The noise scheduler controls how noise is added during the forward diffusion process
and removed during reverse diffusion (sampling).

In [None]:
from sd.schedulers.ddpm import DDPMScheduler
from sd.schedulers.ddim import DDIMScheduler

# Create schedulers with different beta schedules
scheduler_linear = DDPMScheduler(
    num_train_timesteps=1000,
    beta_start=0.0001,
    beta_end=0.02,
    beta_schedule='linear'
)

scheduler_scaled = DDPMScheduler(
    num_train_timesteps=1000,
    beta_start=0.00085,
    beta_end=0.012,
    beta_schedule='scaled_linear'
)

# Plot beta schedules
fig, axes = plt.subplots(1, 3, figsize=(15, 4))

# Betas
axes[0].plot(scheduler_linear.betas.numpy(), label='Linear')
axes[0].plot(scheduler_scaled.betas.numpy(), label='Scaled Linear')
axes[0].set_xlabel('Timestep')
axes[0].set_ylabel('Beta')
axes[0].set_title('Beta Schedule')
axes[0].legend()

# Alpha cumulative product (signal preservation)
axes[1].plot(scheduler_linear.alphas_cumprod.numpy(), label='Linear')
axes[1].plot(scheduler_scaled.alphas_cumprod.numpy(), label='Scaled Linear')
axes[1].set_xlabel('Timestep')
axes[1].set_ylabel('Alpha Cumprod')
axes[1].set_title('Signal Preservation')
axes[1].legend()

# SNR (Signal-to-Noise Ratio)
snr_linear = scheduler_linear.alphas_cumprod / (1 - scheduler_linear.alphas_cumprod)
snr_scaled = scheduler_scaled.alphas_cumprod / (1 - scheduler_scaled.alphas_cumprod)
axes[2].semilogy(snr_linear.numpy(), label='Linear')
axes[2].semilogy(snr_scaled.numpy(), label='Scaled Linear')
axes[2].set_xlabel('Timestep')
axes[2].set_ylabel('SNR')
axes[2].set_title('Signal-to-Noise Ratio')
axes[2].legend()

plt.tight_layout()
plt.show()

## 2. Forward Diffusion Visualization

Visualize how an image is progressively noised during forward diffusion.

In [None]:
# Create a simple test image
def create_test_image(size=256):
    """Create a colorful test image."""
    x = np.linspace(-1, 1, size)
    y = np.linspace(-1, 1, size)
    X, Y = np.meshgrid(x, y)
    
    R = (np.sin(X * 3) + 1) / 2
    G = (np.sin(Y * 3) + 1) / 2
    B = (np.sin(X * Y * 3) + 1) / 2
    
    img = np.stack([R, G, B], axis=0)
    return torch.tensor(img, dtype=torch.float32).unsqueeze(0)  # (1, 3, H, W)

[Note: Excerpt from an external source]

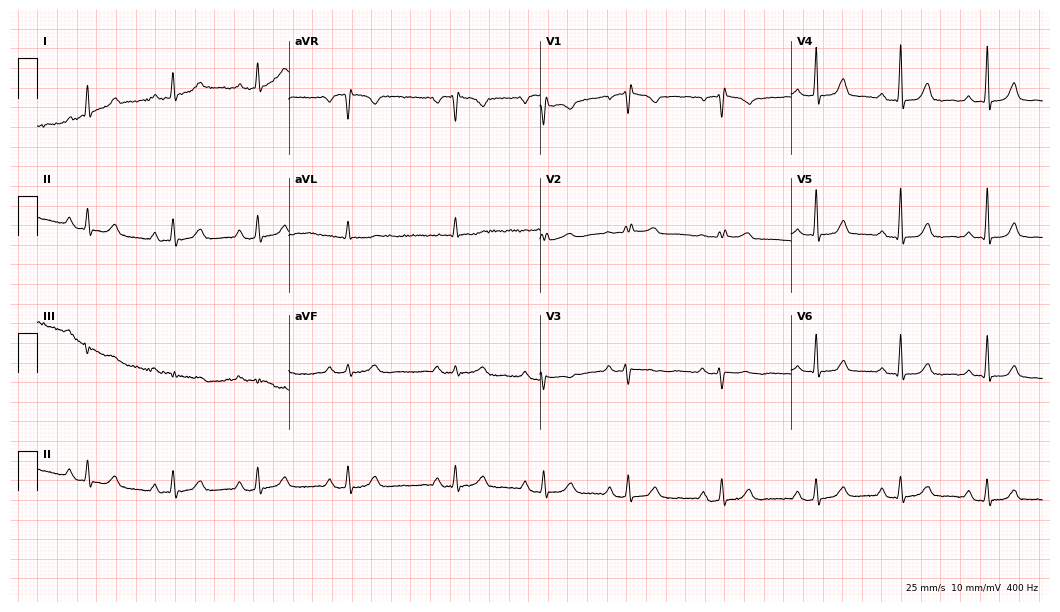
Electrocardiogram, a female, 59 years old. Of the six screened findings (first-degree AV block, right bundle branch block (RBBB), left bundle branch block (LBBB), sinus bradycardia, atrial fibrillation (AF), sinus tachycardia), none is recorded.
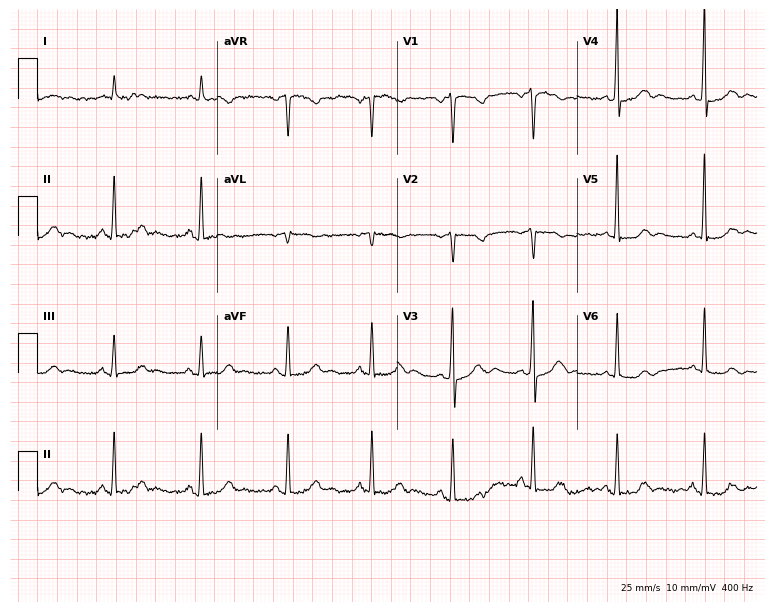
12-lead ECG from a 58-year-old man. Labelled as a normal ECG.

test_image = create_test_image(64).to(device)
# Normalize to [-1, 1]
test_image = test_image * 2 - 1

# Add noise at different timesteps
timesteps = [0, 100, 250, 500, 750, 999]
scheduler = DDPMScheduler(num_train_timesteps=1000, beta_schedule='scaled_linear')

fig, axes = plt.subplots(1, len(timesteps), figsize=(3*len(timesteps), 3))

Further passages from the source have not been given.